【インド英語】独特のヒングリッシュフレーズ13選


「インド英語」「ヒングリッシュ」と聞いて、みなさんどんな印象をもつでしょうか。「訛りが強そう。」「聞き取れなさそう。」などのマイナスイメージが多いのではないでしょうか?インドに行ってみたいけど英語は通じるのかな、インド人と話せるのかなという不安がある人は、これから紹介するインド英語のくせや、英米の英語にはない表現を知って、インドでの生活に役立ててください。

インド人ってどれくらい英語が話せるの?


(参照:インド マクロ経済概況 – 財務省 2013)

まず最初に気になるのが、英語が話せるインド人ってどれだけいるの?ということではないでしょうか。インドでは「第二の公用語」とされる英語ですが、実際にはどれだけの人が英語を話せるのでしょう。2005年に実施されたインド人間開発調査(IHDS-2005)によると、インド人の人口のうち、「英語が流ちょうに話せる」または「少し話せる」と回答したのは全体の20%(図1参照)。以外にも80%の人が「英語が話せない」と回答しています。
(図1)

しかし、もしビジネスでインドに来るのなら、周囲のインド人はほとんどが英語を話せるでしょう。ですが、インドは貧富の差が激しく、まだ貧しい人たちがたくさんいます。
(図2)
この調査結果によると、インドの上位中間層以上の人は全体の13.2%。「英語が話せる」と回答した人の割合が、インドの富裕層・上位中間層の割合を上回っています。豊かな家庭に育ったほうが、教育レベルも高く英語を話せる人の割合が高いとすると、ほとんどの富裕層・上位中間層のインド人が英語を話せる、と考えられます。そのため、仕事を通して知り合うインド人ビジネスマンは、ほぼ全員が英語を話せる、と言えます。実際に、私のオフィスにいるインド人スタッフも全員が英語を話すことができます。

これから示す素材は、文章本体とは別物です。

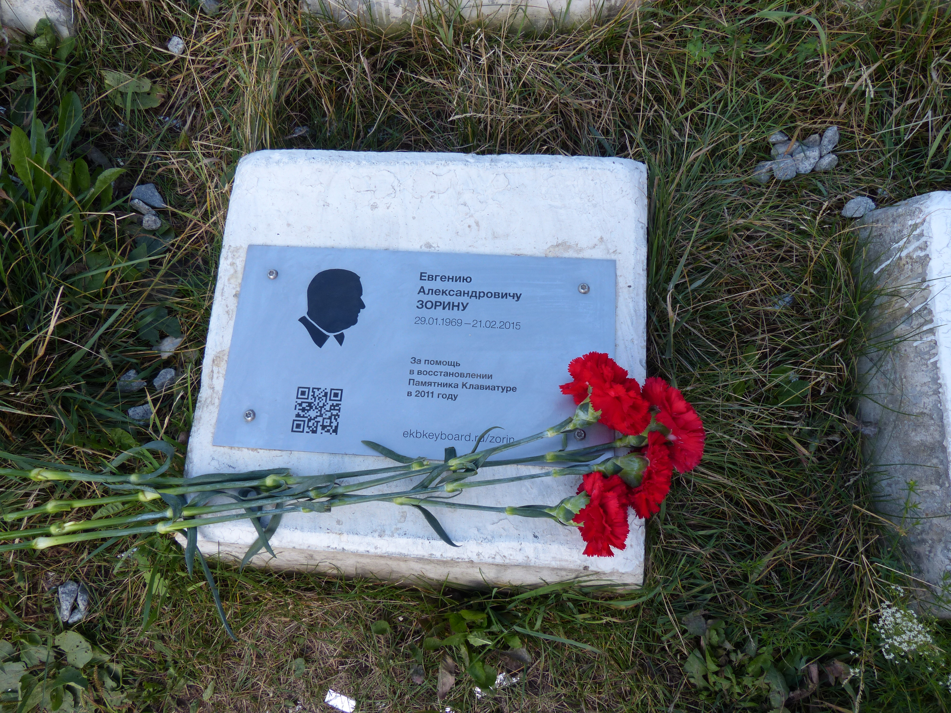 Памятная табличка Жени Зорина на Памятнике клавиатуре
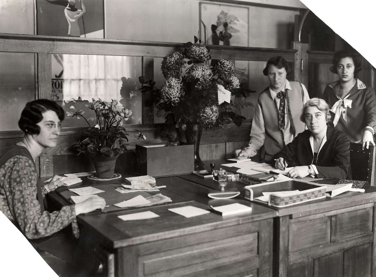 De 'Vrouwenbank' een kantoor opgericht door de Rotterdamse Bank. De Bank had enkel vrouwelijke clienten, en het personeel bestond uit vrouwen. Foto: Directrice Clara Meijers en Mevr. Mr. C. Kleinhoonte de procuratiehoudster, alsmede enkele personeelsleden. De Bank werd op 1 november 1928 opgericht en zou tot 1971 blijven bestaan, Amsterdam, Nederland 1928.
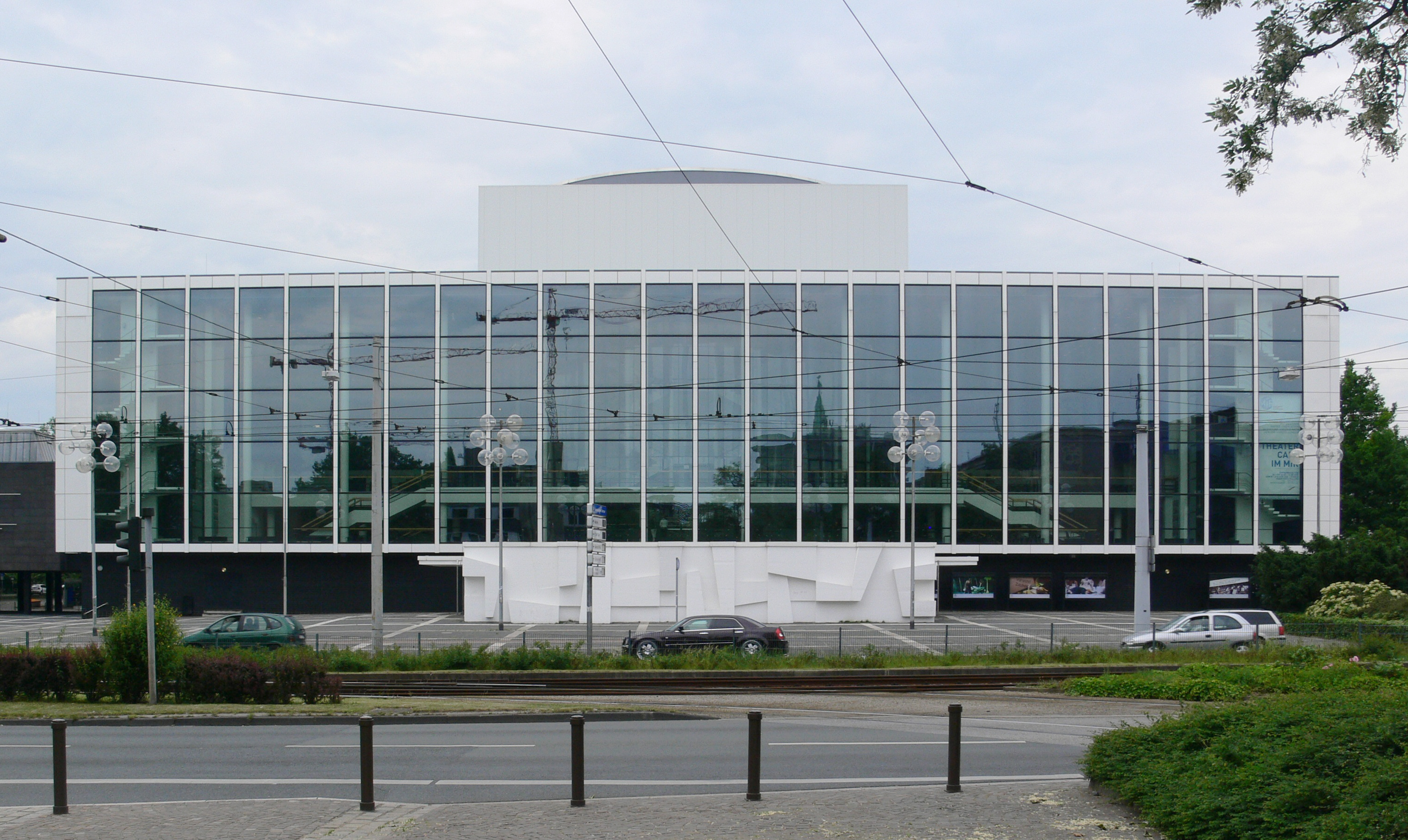 Gelsenkirchen, Musiktheater im Revier
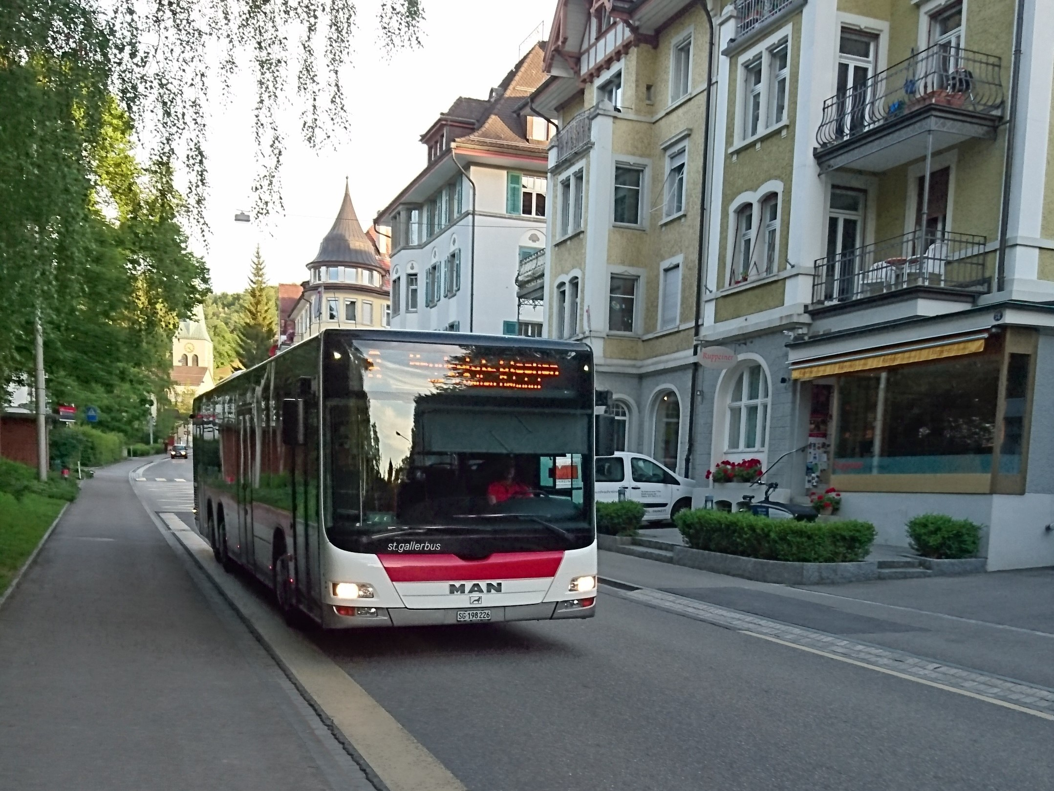 Autobus der Marke MAN der St. Galler Verkehrsbetriebe (VBSG) in St. Georgen, St. Gallen
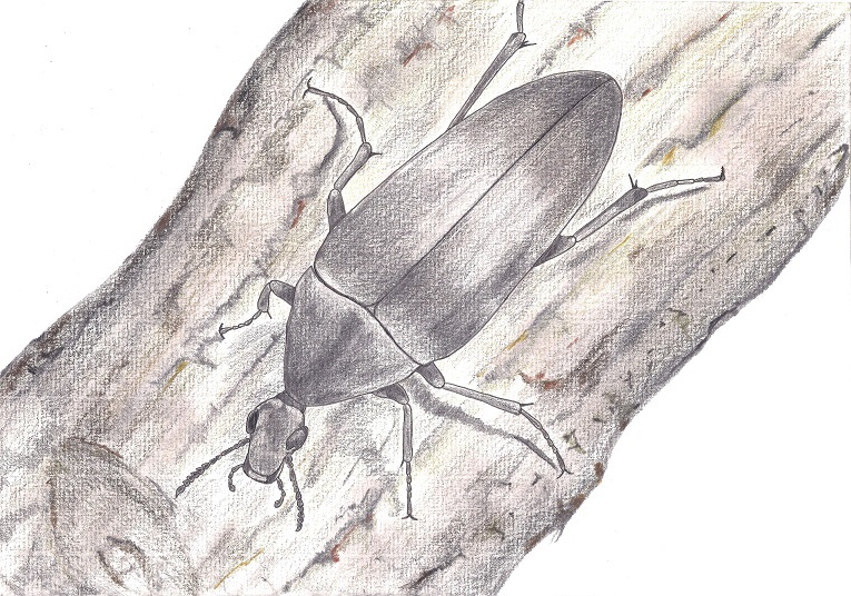 中文（台灣）: 媧皇始源大花蚤
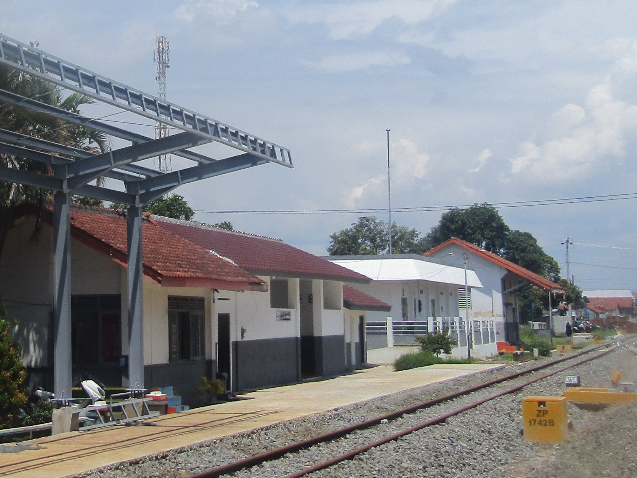 Stasiun Tambak, 2020
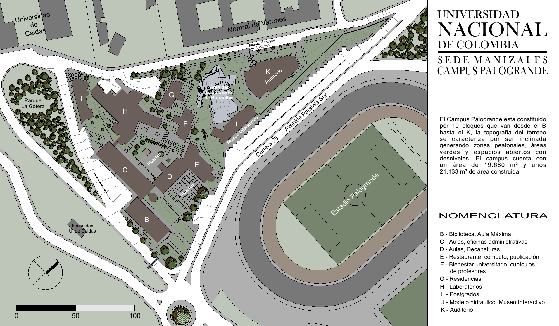 Plano de la Universidad Nacional de Colombia sede Manizales, Campus Palogrande. El mapa esta basado en planos oficiales, si contiene algún error, favor notifíquelo en mi página de usuario, en la sección discusión.
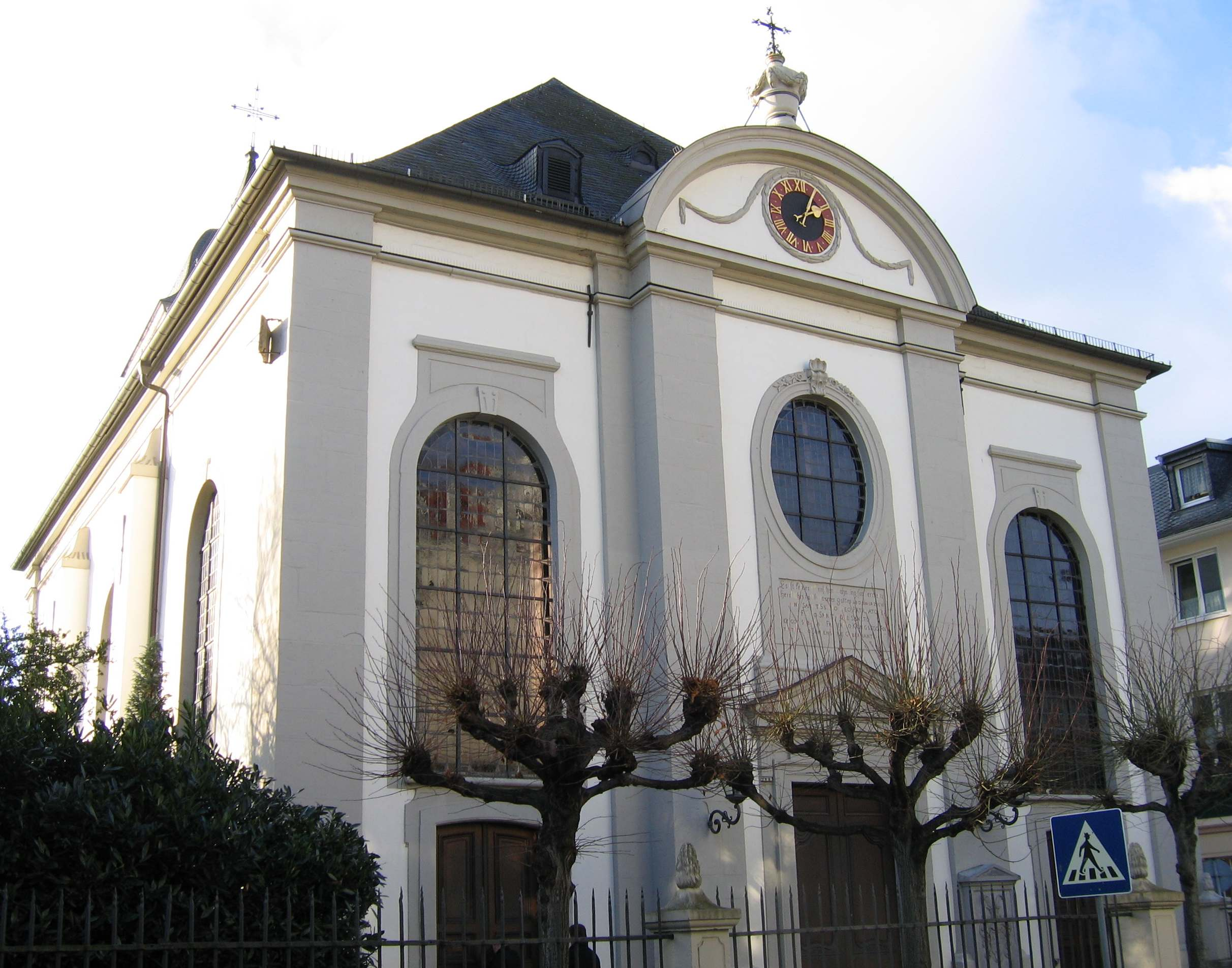 Katholische Kirche von Königswinter, Sankt Remigius, Eingangsseite

さらに、観光地で働くインド人の方は接客をするために、英語だけでなく日本語や他の言語を学んでいたりします。かなりのローカル地方に行かない限り、英語が伝わらないということはないでしょう。実際にインドでマーケットにいっても、ほとんどの店員さんと英語でコミュニケーションがとれます。英語も公用語のため、標識や飲食店のメニューなどにも英語表記があります。英語がわかれば、言葉がわからず途方に暮れることはまずありません。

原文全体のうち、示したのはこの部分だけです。